Types of Dependencies
●
True dependency
●
Anti dependency
●
Output dependency
True dependence
Statements S1, S2
S2 has a true dependence on S1
iff →
S2 reads a value written by S1
Anti-dependence
Statements S1, S2.
S2 has an anti-dependence on S1
iff →
S2 writes a value read by S1.
Output Dependence
Statements S1, S2.
S2 has an output dependence on S1
iff →
S2 writes a variable written by S1.
How could two statements execute in parallel?

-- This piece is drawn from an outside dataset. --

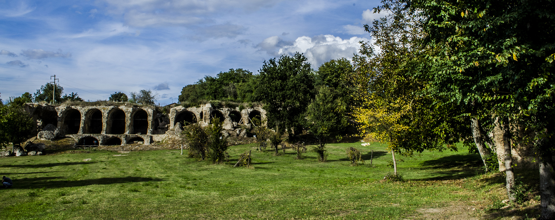 Ocriculum

S1 and S2 can execute in parallel
iff →
there are no dependencies between
S1 and S2
– true dependency
– anti-dependency
– output dependency
Some dependencies can be removed.
Example 4
●
Most parallelism occurs in loops.
for(i=0; i<100; i++)
a[i] = i;
●
No dependencies
●
Iterations can be executed in parallel.
Example 5
for(i=0; i<100; i++) {
a[i] = i;
b[i] = 2*i;
}
Iterations and statements can be executed
in parallel.
Example 6
for(i=0;i<100;i++) a[i] = i;
for(i=0;i<100;i++) b[i] = 2*i;
Iterations and loops can be executed in parallel
Example 7
for(i=0; i<100; i++)
a[i] = a[i] + 100;
●
There is a dependence … on itself!
●
Loop is still parallelizable.
Example 8
for( i=0; i<100; i++ )
a[i] = f(a[i-1]);
●
Dependence between a[i] and a[i-1].
●
Loop iterations are not parallelizable.
Loop-carried dependence
●
A loop carried dependence is a
dependence that is present only if the
statements are part of the execution of a
loop.
●
Otherwise, we call it a loop-independent
dependence.
●
Loop-carried dependencies prevent loop
iteration parallelization.
Example 9
for(i=0; i<100; i++ )
for(j=1; j<100; j++ )
a[i][j] = f(a[i][j-1]);
●
Loop-independent dependence on i.
●
Loop-carried dependence on j.
●
Outer loop can be parallelized, inner
loop cannot.
Example 10
for( j=1; j<100; j++ )
for( i=0; i<100; i++ )
a[i][j] = f(a[i][j-1]);
●
Inner loop can be parallelized, outer loop
cannot.
●
Less desirable situation.
●
Loop interchange is sometimes possible.
Level of loop-carried dependence
●
Is the nesting depth of the loop that
carries the dependence.
●
Indicates which loops can be parallelized.
Be careful … Example 11
printf(“a”);
printf(“b”);
Statements have a hidden output dependence
due to the output stream.
Be careful … Example 12
a = f(x);
b = g(x);
Statements could have a hidden dependence
if f and g update the same variable.
Also depends on what f and g can do to x.
Be careful … Example 13
for(i=0; i<100; i++)
a[i+10] = f(a[i]);
●
Dependence between a[10], a[20], …
●
Dependence between a[11], a[21], …
●
…
●
Some parallel execution is possible.
Be careful … Example 14
for( i=1; i<100;i++ ) {
a[i] = …;
... = a[i-1];
}
●
Dependence between a[i] and a[i-1]
●
Complete parallel execution impossible
●
Pipelined parallel execution possible
Be careful … Example 15
for( i=0; i<100; i++ )
a[i] = f(a[indexa[i]]);
Cannot tell for sure.
●
Parallelization depends on user
knowledge of values in indexa[].
●
User can tell, compiler cannot.
Optimizations: Example 16
for (i = 0; i < 100000; i++)
a[i + 1000] = a[i] + 1;
Cannot be parallelized as it is.
May be parallelized by applying certain code transformations.
An aside
●
Parallelizing compilers analyze program
dependencies to decide parallelization.
●
In parallelization by hand, user does the
same analysis.
●
Compiler more convenient and more correct
●
User more powerful, can analyze more
patterns.
To remember
●
Statement order must not matter.
●
Statements must not have dependencies
●
Some dependencies can be removed.
●
Some dependencies may not be obvious.